Carl Blackbird
- Born: 26 March 1965 (age 61) Peterborough, England
- Nationality: British (English)

Career history
- 1981–1985: Mildenhall Fen Tigers
- 1984, 1988: Ipswich Witches
- 1985–1987: Belle Vue Aces
- 1989: Reading Racers
- 1990: Edinburgh Monarchs
- 1991–1993: Long Eaton Invaders

Individual honours
- 1986: British Championship finalist
- 1985: British Under 21 Champion

Team honours
- 1984: British League Champion
- 1984: British League Knockout Cup Winner
- 1984: NL Fours Championship

= Carl Blackbird =

English speedway rider

Carl Ivan Blackbird (born 26 March 1965) is a former motorcycle speedway rider from England and Great Britain.

== Speedway career ==
Blackbird rode in the top tier of British Speedway from 1981–1993, riding for various clubs.

In 1984, Blackbird won the league and cup double with Ipswich Witches during the 1984 British League season, in addition to helping Mildenhall Fen Tigers win the Fours Championship during the 1984 National League season.

In 1985, Blackbird became the British Under 21 Champion and signed for Belle Vue Aces for a £20,000 transfer fee from Mildenhall Fen Tigers, spending three years at the Manchester club.

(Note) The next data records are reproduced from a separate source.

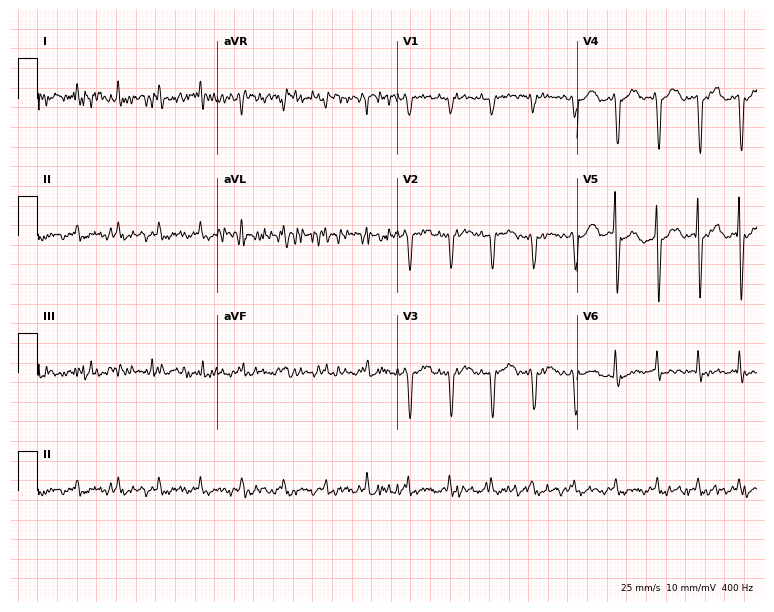
12-lead ECG (7.3-second recording at 400 Hz) from an 82-year-old male patient. Screened for six findings — first-degree AV block, right bundle branch block, left bundle branch block, sinus bradycardia, atrial fibrillation, sinus tachycardia — none is recorded. Only these six findings were labelled.
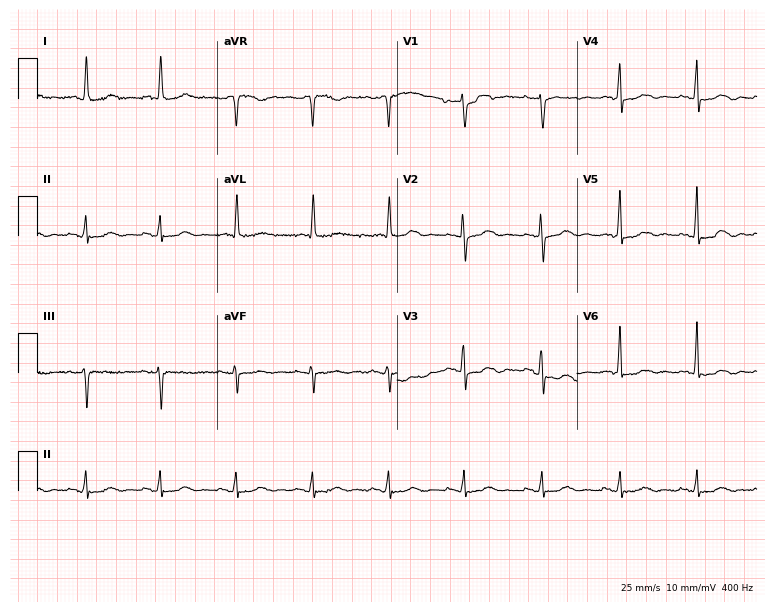
ECG — a woman, 80 years old. Labelled as a normal ECG.
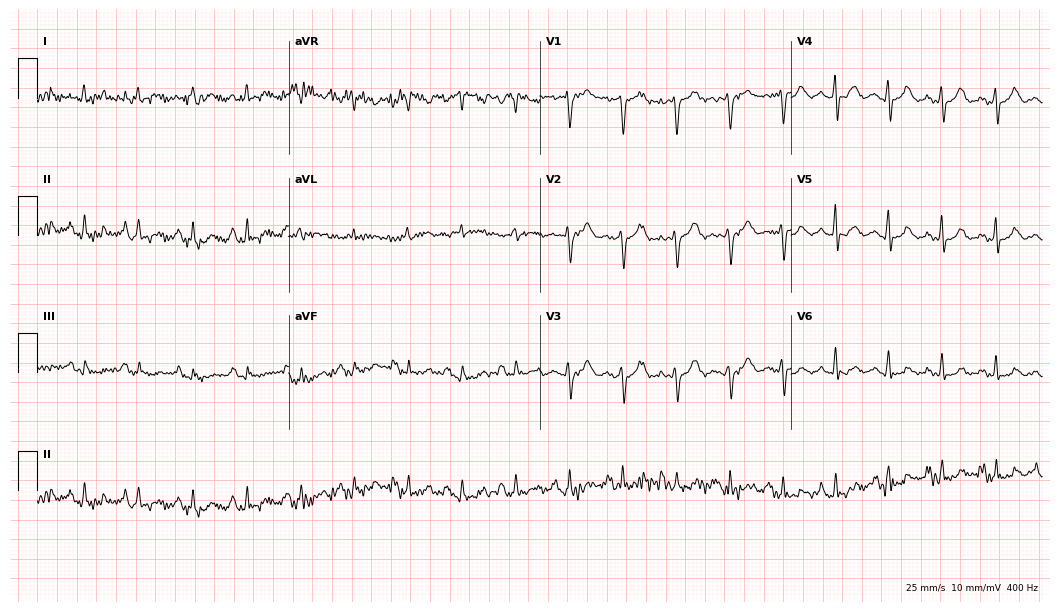
Resting 12-lead electrocardiogram. Patient: a 65-year-old woman. The tracing shows sinus tachycardia (a sinus rate of 100 beats per minute or more).
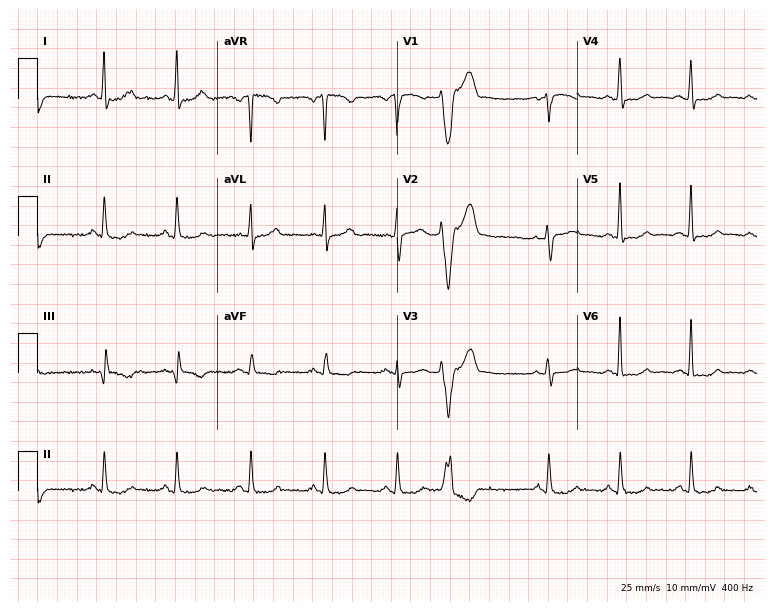
ECG — a 55-year-old female patient. Labelled as a normal ECG.
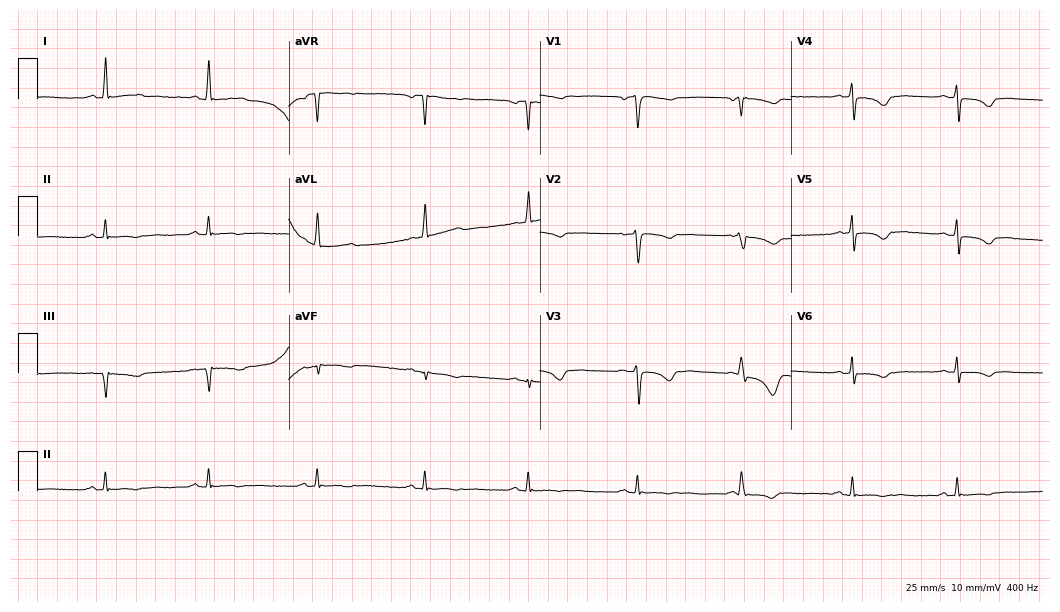
Resting 12-lead electrocardiogram. Patient: a 47-year-old woman. None of these six findings is recorded: first-degree AV block, right bundle branch block, left bundle branch block, sinus bradycardia, atrial fibrillation, sinus tachycardia.

He reached the final of the British Speedway Championship in 1986. In 1988, he signed for Ipswich Witches, moving from Belle Vue.

At retirement, Blackbird had earned eight international caps for the England national speedway team.

== Family ==
Blackbird's son Lewis is a former speedway rider, as were Carl's brothers Mark and Paul.